TASK TO CARRY OUT:
Word for word, copy out the data below, omitting pictures.

INFORMATION SHOWN:
++++++++++++++++++++

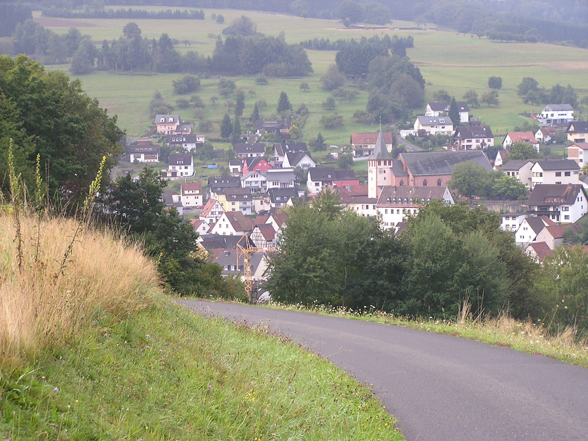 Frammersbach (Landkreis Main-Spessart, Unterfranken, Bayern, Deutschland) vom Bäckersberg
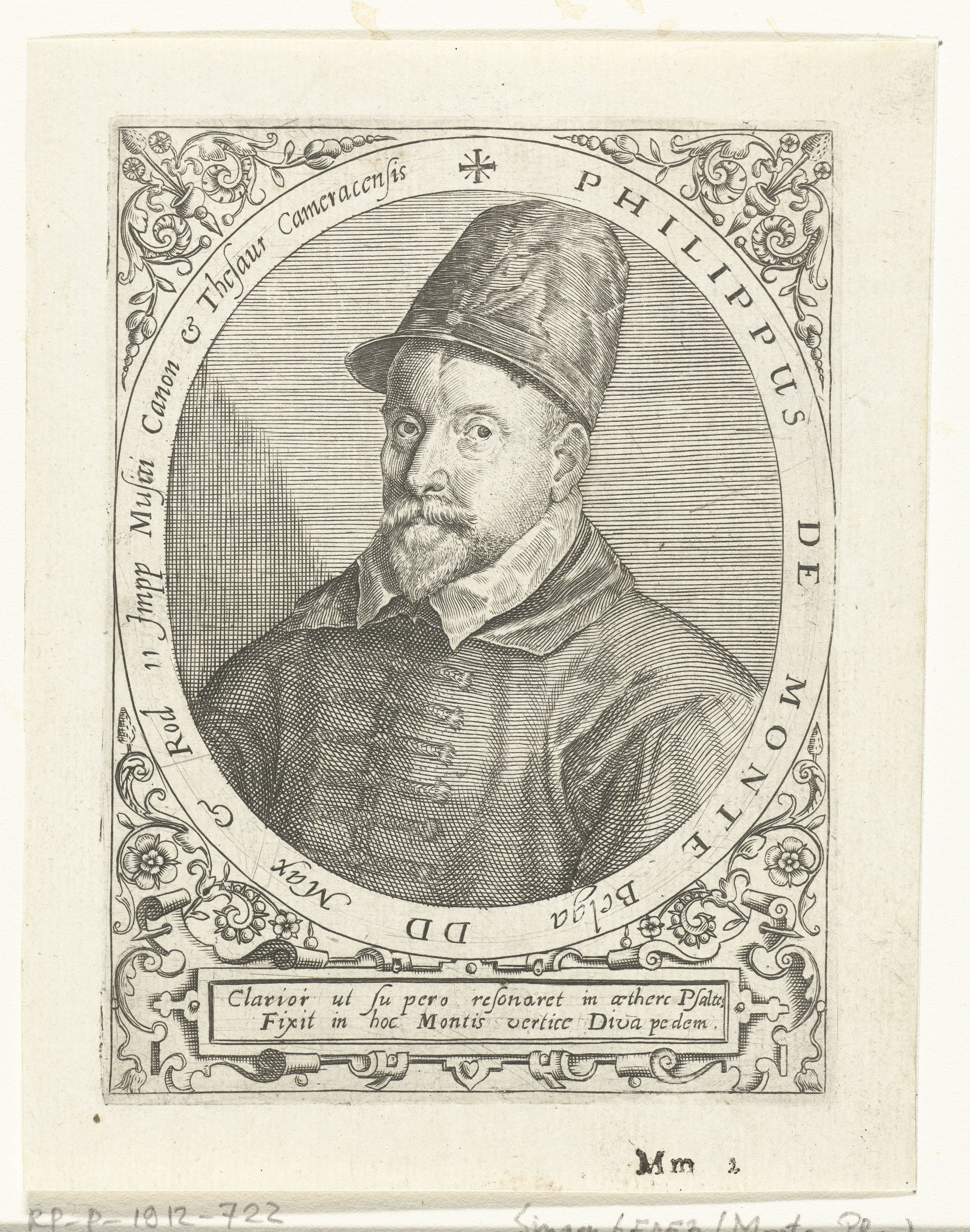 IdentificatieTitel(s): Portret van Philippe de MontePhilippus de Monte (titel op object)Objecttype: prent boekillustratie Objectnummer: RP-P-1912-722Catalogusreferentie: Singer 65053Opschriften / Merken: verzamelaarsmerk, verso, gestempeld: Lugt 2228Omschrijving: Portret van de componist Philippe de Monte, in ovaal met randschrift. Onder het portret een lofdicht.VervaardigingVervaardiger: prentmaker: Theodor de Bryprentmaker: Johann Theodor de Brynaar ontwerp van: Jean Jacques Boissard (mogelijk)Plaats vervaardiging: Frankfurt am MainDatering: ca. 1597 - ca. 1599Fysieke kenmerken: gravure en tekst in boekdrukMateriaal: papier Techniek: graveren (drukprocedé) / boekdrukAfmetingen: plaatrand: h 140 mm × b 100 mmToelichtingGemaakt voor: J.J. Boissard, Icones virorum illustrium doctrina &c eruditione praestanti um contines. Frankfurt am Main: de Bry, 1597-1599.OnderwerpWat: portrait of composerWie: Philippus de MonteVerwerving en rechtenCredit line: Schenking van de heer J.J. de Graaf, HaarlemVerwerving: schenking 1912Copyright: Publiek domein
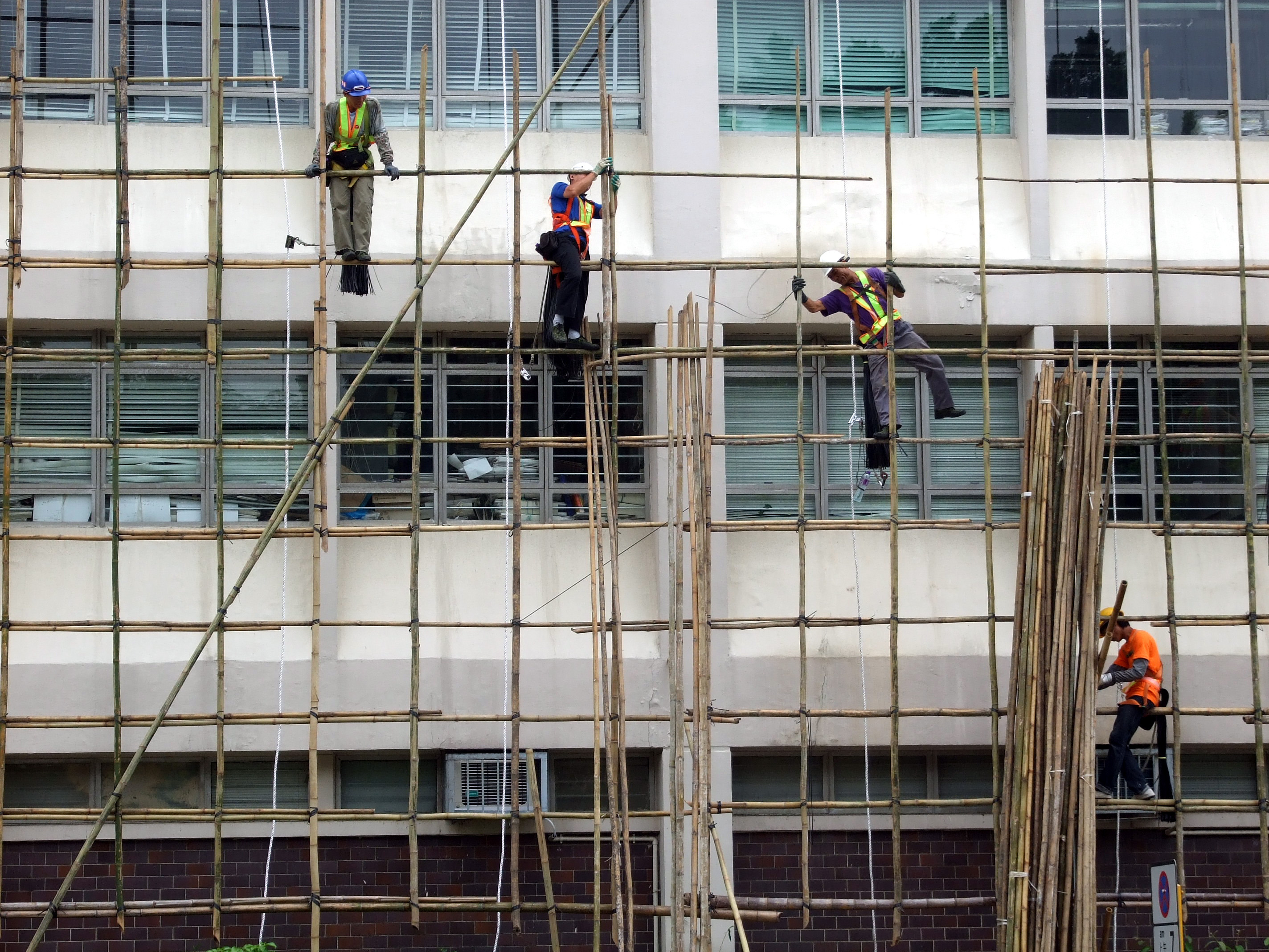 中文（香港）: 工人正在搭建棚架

++++++++++++++++++++

PROBLEM SOLUTION:
 Frammersbach (Landkreis Main-Spessart, Unterfranken, Bayern, Deutschland) vom Bäckersberg
 IdentificatieTitel(s): Portret van Philippe de MontePhilippus de Monte (titel op object)Objecttype: prent boekillustratie Objectnummer: RP-P-1912-722Catalogusreferentie: Singer 65053Opschriften / Merken: verzamelaarsmerk, verso, gestempeld: Lugt 2228Omschrijving: Portret van de componist Philippe de Monte, in ovaal met randschrift. Onder het portret een lofdicht.VervaardigingVervaardiger: prentmaker: Theodor de Bryprentmaker: Johann Theodor de Brynaar ontwerp van: Jean Jacques Boissard (mogelijk)Plaats vervaardiging: Frankfurt am MainDatering: ca. 1597 - ca. 1599Fysieke kenmerken: gravure en tekst in boekdrukMateriaal: papier Techniek: graveren (drukprocedé) / boekdrukAfmetingen: plaatrand: h 140 mm × b 100 mmToelichtingGemaakt voor: J.J. Boissard, Icones virorum illustrium doctrina &c eruditione praestanti um contines. Frankfurt am Main: de Bry, 1597-1599.OnderwerpWat: portrait of composerWie: Philippus de MonteVerwerving en rechtenCredit line: Schenking van de heer J.J. de Graaf, HaarlemVerwerving: schenking 1912Copyright: Publiek domein
 中文（香港）: 工人正在搭建棚架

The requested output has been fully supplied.